Tribunal Administratif de Paris — Décision N° TA75-2411491

mardi 28 mai 2024

JuridictionTribunal Administratif de Paris
SectionTribunal Administratif de Paris
N° DossierTA75-2411491
TypeOrdonnance
Avocat requérantCABINET HUG & ABOUKHATER (AARPI)

Texte intégral

Vu la procédure suivante :

Par une requête enregistrée le 7 mai 2024, Mme C A, représentée par Me Hug, demande au juge des référés :

1°) de l'admettre au bénéficie de l'aide juridictionnelle à titre provisoire ;

2°) d'ordonner, sur le fondement des dispositions de l'article L. 521-1 du code de justice administrative, la suspension de l'exécution de la décision par laquelle le préfet de police a accordé le concours de la force publique aux fins d'expulsion de son logement sis 68 rue du Mont-Cenis à Paris ;

3°) de mettre à la charge de l'Etat la somme de 1 200 euros à verser à son conseil au titre de l'article L. 761-1 du code de justice administrative et de l'article 37 de la loi du 10 juillet 1991 ou, en cas de refus d'admission au bénéfice de l'aide juridictionnelle, de lui verser cette somme sur le fondement de l'article L 761-1 du code de justice administrative.

Elle soutient que :

Sur l'urgence :

- la mise en œuvre de l'expulsion du logement qui peut être mise en œuvre à compter du 2 mai 2024 aggraverait de manière grave et immédiate sa situation eu égard à sa particulière vulnérabilité alors qu'elle est handicapée, démunie de ressources et sans solution de relogement.

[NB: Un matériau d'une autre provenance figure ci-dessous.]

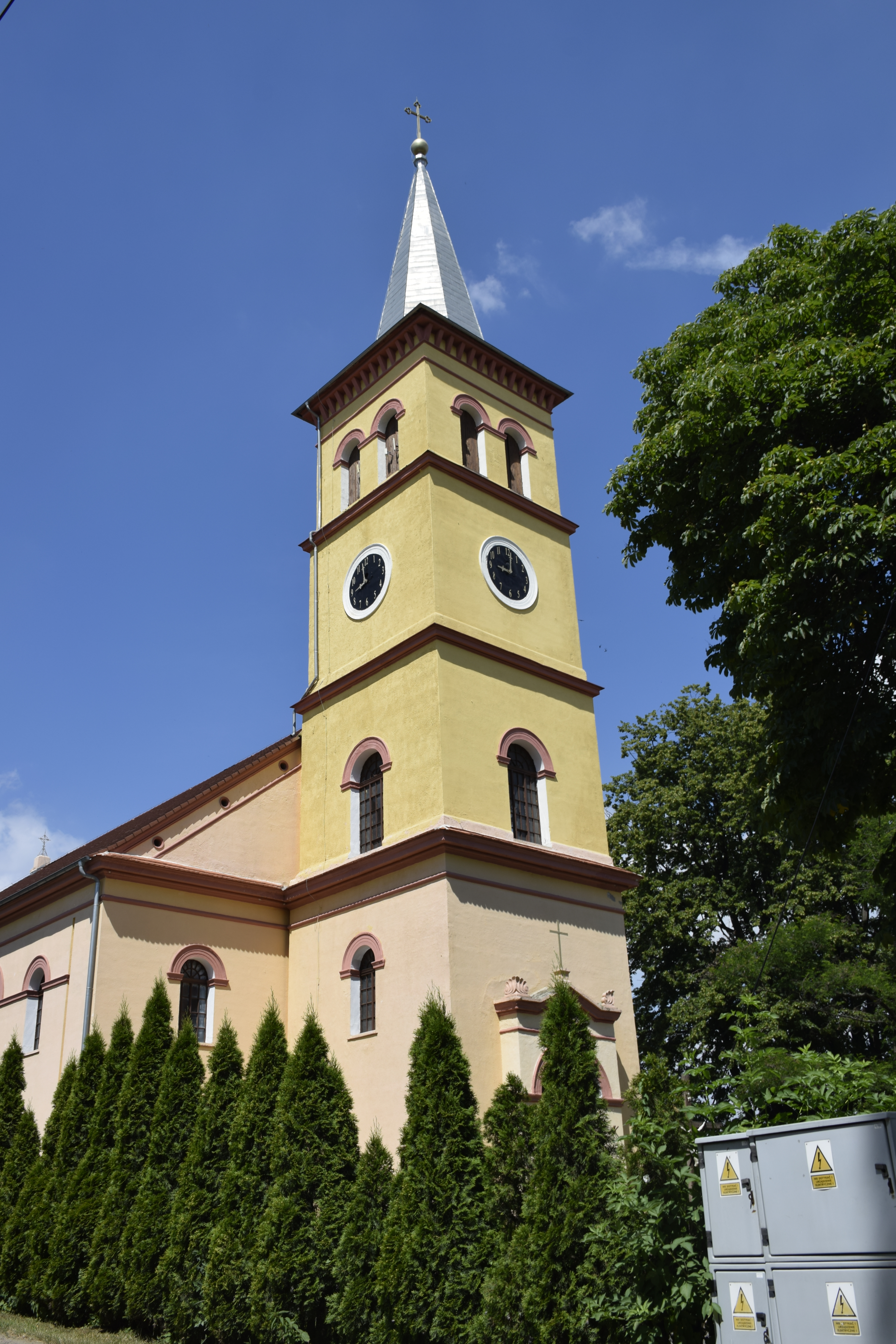 Wierzchosławice (województwo dolnośląskie). Polska.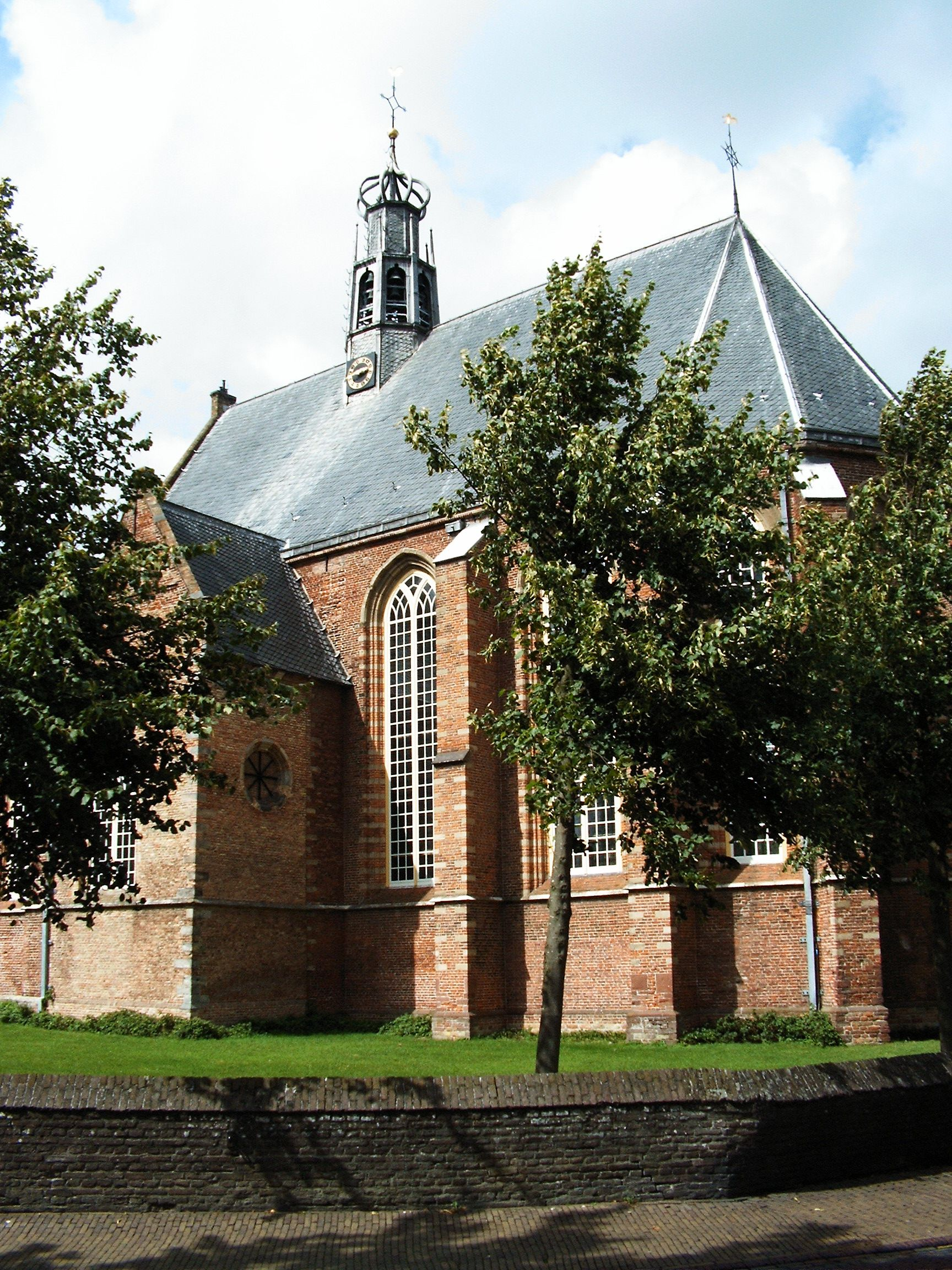 Kirche in Bergen / Nordholland

Sur l'existence d'un doute sérieux quant à la légalité de la décision accordant le concours de la force publique :

- elle est signée par une autorité incompétente ;

- elle est entachée de vices de procédure dès lors que l'huissier instrumentaire n'a pas transmis au préfet une copie du jugement d'expulsion et une copie du commandement de quitter les lieux et en raison d'un défaut d'information préalable de la commission de coordination des actions de prévention des expulsions locatives (CCAPEX) ;

- elle est entachée d'une erreur manifeste d'appréciation au regard des considérations tenant à la sauvegarde de l'ordre public compte tenu de sa particulière vulnérabilité liée à son état de santé, à son handicap (entre 50 et 79%), au viol subi en 2022 et au regard des circonstances survenues postérieurement au jugement d'expulsion telles le suivi médical et psychologique dont elle bénéficie et l'apurement de sa dette locative et la reprise du paiement de son loyer.

Par un mémoire en défense enregistré le 22 mai 2024, le préfet de police conclut au rejet de la requête.

Il soutient que la condition d'urgence n'est pas remplie et qu'aucun moyen n'est propre à créer un doute sérieux sur la légalité de sa décision.

Vu :

- la requête de Mme A, enregistrée le 7 mai 2024, sous le n° 2411492, tendant à l'annulation de la décision contestée ;

- les autres pièces du dossier, notamment les pièces complémentaires enregistrées pour la requérante le 22 mai 2024.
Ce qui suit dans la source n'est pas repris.